Ripping up calendars
          
          By JUAN L. MERCADO, juan_mercado77@yahoo.com
          
          January 1, 2012
          
          New 2012 calendars 
          will now be tacked up and those of 2011 shredded.  In Year 153 BC, two 
          Roman consuls then set January 1 as the New Year – for hard-nosed 
          military reasons. Since then, various customs evolved since to mark 
          the passing of five hundred twenty five thousand six hundred minutes.
          
          
          Relax.  Besieged 
          Supreme Court chief justice Renato Corona didn’t get a second more 
          than Torio, our neighborhood beggar. “Time is the one thing given to 
          everyone in equal measure,” Seneca wrote.
          
          The optimists, among 
          us, itch to see the new year in.  The pessimists would make sure the 
          old one finally beat it.  “The object of a new year is not that we 
          should have a new year,” G.K. Chesterton reminds us. “It is that we 
          should have a new soul”.
          
          Thus, some heed the 
          ancient counsel: “Be still.” They give thanks in quiet prayer. Many 
          carom into the usual noise barrage. As dawn breaks, exhausted doctors 
          in emergency rooms will still be treating those blasted by 
          firecrackers – and stray bullets.
          
          On January 1, 
          Catholics mark the “Solemnity of Mary, Mother of God”. “Mary is 
          Islam’s most honored woman,” the Economist points out.  She’s the only 
          one to have a whole chapter named after her in the Koran.
          
          “Christians and 
          Muslims see, in Mary, an affirmation that there is no limit to the 
          proximity of God that any human being can attain…Surely, that is 
          reason enough for people of any faith to feel reverence for history’s 
          foremost Jewish mother.”  She is our fallen nature’s “solitary boast”.
          
          Blogs are the new kids 
          on Media Avenue.  Some now run individual yearend reviews, just as 
          newspapers, radio and TV traditionally do. These summaries tally the 
          past year’s issues.
          
          “Life can only be 
          understood backwards,” Soren Kierkegaard insisted.  “But it is best 
          lived forward.”  Crystal bowl features are a standard of yearend media 
          reports. “In times like these, it is helpful to remember there have 
          always been times like these”.
          
          Discerning the future 
          has never been one of mans special strengths.
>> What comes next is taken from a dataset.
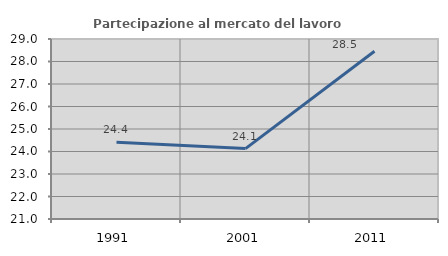
| Category | Partecipazione al mercato del lavoro  femminile |
|---|---|
| 1991.0 | 24.41 |
| 2001.0 | 24.128 |
| 2011.0 | 28.454 |

How do you 
          Crystal-balling is about making educated guesses of what lies beyond 
          the horizon.  From today’s realities, one sifts the trends likely to 
          endure – and reshape tomorrow. “In today, tomorrow already walks.”
          
          Nonetheless, the drill 
          to glimpse ahead usually reaches fever pitch on New Year. “If you 
          could look into the seeds of time / and say, which will grow and which 
          will not,” Shakespeare wrote.
          
          “Death keeps no 
          calendar” yearend.  Reviews list prominent individuals who passed away 
          in 2011.  That includes Czechoslovakia’s “Velvet Revolution” leader 
          Vaclav Havel, the paranoid Korean dictator Kim Jong Il, computer whiz 
          Steve Jobs to Fr. Fausto Tenorio, the selfless priest of Mindanao 
          lumads.
          
          Shouldn’t media do 
          also a yearend listing of “unfinished business.”?
          
          This is, after all, a 
          country of few closures. We waffled on the Japanese collaboration 
          issue.  Few were punished for martial law abuses.  Look at Imelda.
          
          
          Among issues that 2011 
          will leave unresolved are: desaparecidos Jonas Burgos, Shireley 
          Capadan and Karen Empeno, unresolved murders, such as that of 
          publicist Bobby Dacer, SVD Fr. Franciskus Madhu, SVD to scores rubbed 
          out by vigilantes in Davao and Cebu, the coconut levy, tracking down 
          former General Jovito Palparan, etc.etc.  This lack of accountability 
          will spill into 2012.
          
          The year that was saw 
          Justice Conchita Carpio-Morales whack a Supreme Court decision that 
          blinked at Eduardo Cojuangco. He pocketed 16.2 million San Miguel 
          Corporation shares, by dipping into levies squeezed from indigent 
          coconut farmers. “The biggest joke to hit the century”, she wrote 
          before retiring.
          
          Did this Court crack 
          the “second biggest joke to hit the century?  Voting 7-6-2, the 
          tribunal ruled “with finality” that creation of 16 new cities, didn’t 
          fracture the Constitution. All 16 flunked tax collection criteria of 
          P100 million, average for two consecutive years. That’s set by the 
          Local Government Code (LGC).
          
          The Court cartwheeled 
          repeatedly, within three years, over a "final decision" that had 
          become, in its own words, "executory". “Oh No! Not Again!", Inquirer 
          headlined February’s flip-flop.
          
          By then, vertigo 
          afflicted everybody. That includes the League of Cities. Its 120 
          members protested the 16 “upstarts” siphoning their Internal Revenue 
          allotments. “League of 16” members were also strapped to this 
          “judicial yoyo”.
          
          Persisting emergencies 
          uncoil below the radar screen during delivery or a day maternal death 
          rates here are triple that of 
          China. 
          We won’t meet the Millennium Goal target number 6: to reduce by 
          three-quarters the number of mothers’ deaths. 
          
          Under-five children 
          death rates are down to 29 today from 59 two decades ago. That is 
          still behind Malaysia’s 12. Many will not “comb grey hair,” as William 
          Butler Yeats wrote.
          
          Shriveling from 
          chronic hunger is not the stuff of headlines. Neither are the 700,000 
          abortions yearly due to lack of family planning alternatives. Few fret 
          that the country’s capacity to feed itself dwindles as the thin top 
          soil erodes. “Reversing soil erosion will make fighting insurgency 
          seem like child’s play,” the late National Scientist Dioscoro Umali 
          once said.
          
          Don’t be fooled by the 
          calendar,” our grandmother used to say. “You have only as many days as 
          you can make use of.”
          
          Happy New Year.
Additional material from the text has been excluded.